= Kapitoil =

2010 novel by Teddy Wayne

First edition

Kapitoil is a 2010 novel by Teddy Wayne published by Harper Perennial.

==Summary==

In the summary of Michael K. Walonen,
Kapitoil recounts three months in the life of Karim Issar, a young Qatarian computer scientist/businessman who has traveled to Manhattan in October 1999 to work for an investment firm debugging its computer system in anticipation of Y2K. In short order Karim develops a program he names Kapitoil that allows high profit gain through predicting fluctuations in the oil futures market by clandestinely monitoring the language of news reports on the Middle East and using algorithms to anticipate how the perceptions of world events they generate will impact the market. The success of Karim’s program leads him to advance rapidly in his firm while a romantic relationship with a co-worker blossoms, but moral conflict encroaches when he is faced with the choice of selling the intellectual property rights to his boss or disseminating them freely through an academic paper suggesting the applicability of its predictive mechanism to dealing with outbreaks of disease in the developing world.

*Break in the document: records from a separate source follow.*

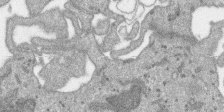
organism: Human
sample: Lung epithelial cells infected with SARS-CoV-2
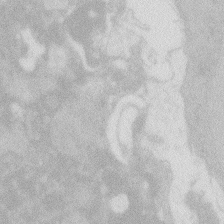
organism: Zebrafish
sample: Macrophage
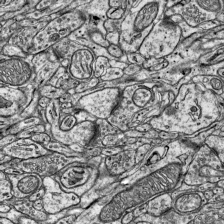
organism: Mouse
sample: Visual Cortex
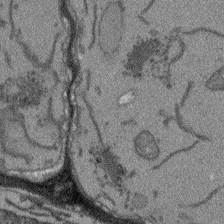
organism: Arabidopsis thaliana
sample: Root tip
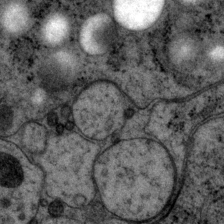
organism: P. pacificus
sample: Pharynx
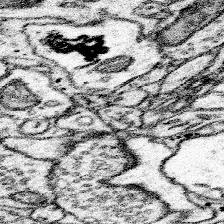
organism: Mouse
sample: Somatosensory cortex neuropil
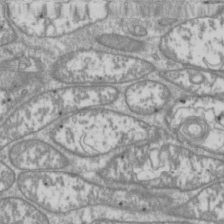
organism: Drosophila
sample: Cell division; meiosis; drosophila spermatocytes
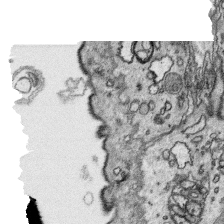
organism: Platynereis dumerilii
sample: Parapodia
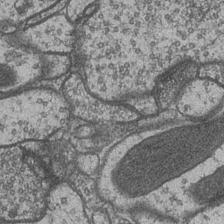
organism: Drosophila
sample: Optic medulla
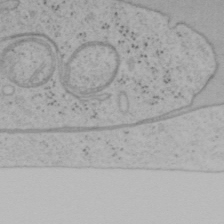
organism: Human
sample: HeLa cells
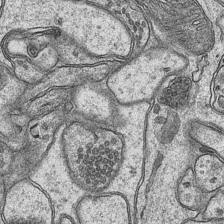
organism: Mouse
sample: CA1 Hippocampus
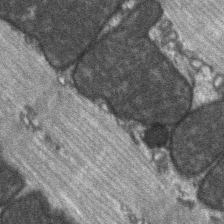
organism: C57BL Mouse
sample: Soleus
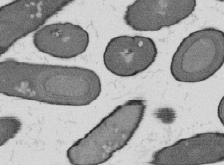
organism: B. subtilis
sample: Bacterial spore
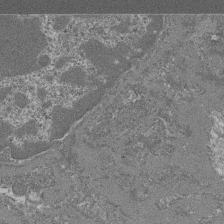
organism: Mouse
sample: Glomerulus
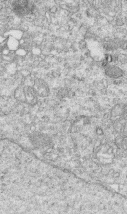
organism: Human
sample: HeLa cell HIV synapse
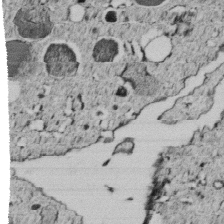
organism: C. elegans
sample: C. elegans embryo early stage
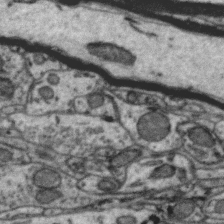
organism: Zebra finch
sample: Brain
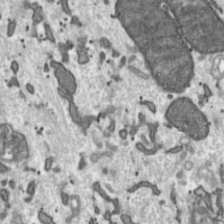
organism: Toxoplasma gondii
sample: Parasites in a vacuole inside a host cell
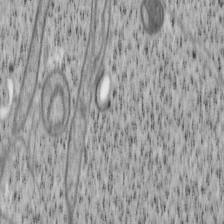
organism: Human
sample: HeLa cells
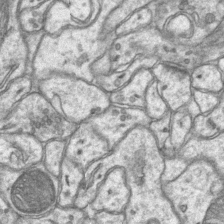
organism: Mouse
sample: CA1 Hippocampus
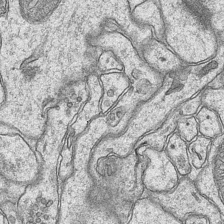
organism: Mouse
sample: CA1 Hippocampus
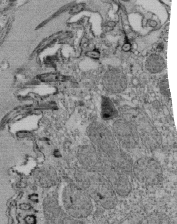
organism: Tetrahymena
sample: Cilia in tetrahymena
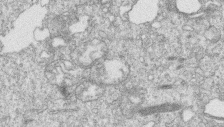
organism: Human
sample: HeLa cell HIV synapse

The narrative ends with Karim choosing the latter course and boarding a plane back to Qatar, where he will study biology to help further his epidemiology project and work in the small store owned by his father, with whom he has had a strained relationship for some time.
Issar's liberation from the narrow world-views of neoliberal finance is achieved partly through his reading of The Grapes of Wrath and Of Mice and Men by John Steinbeck.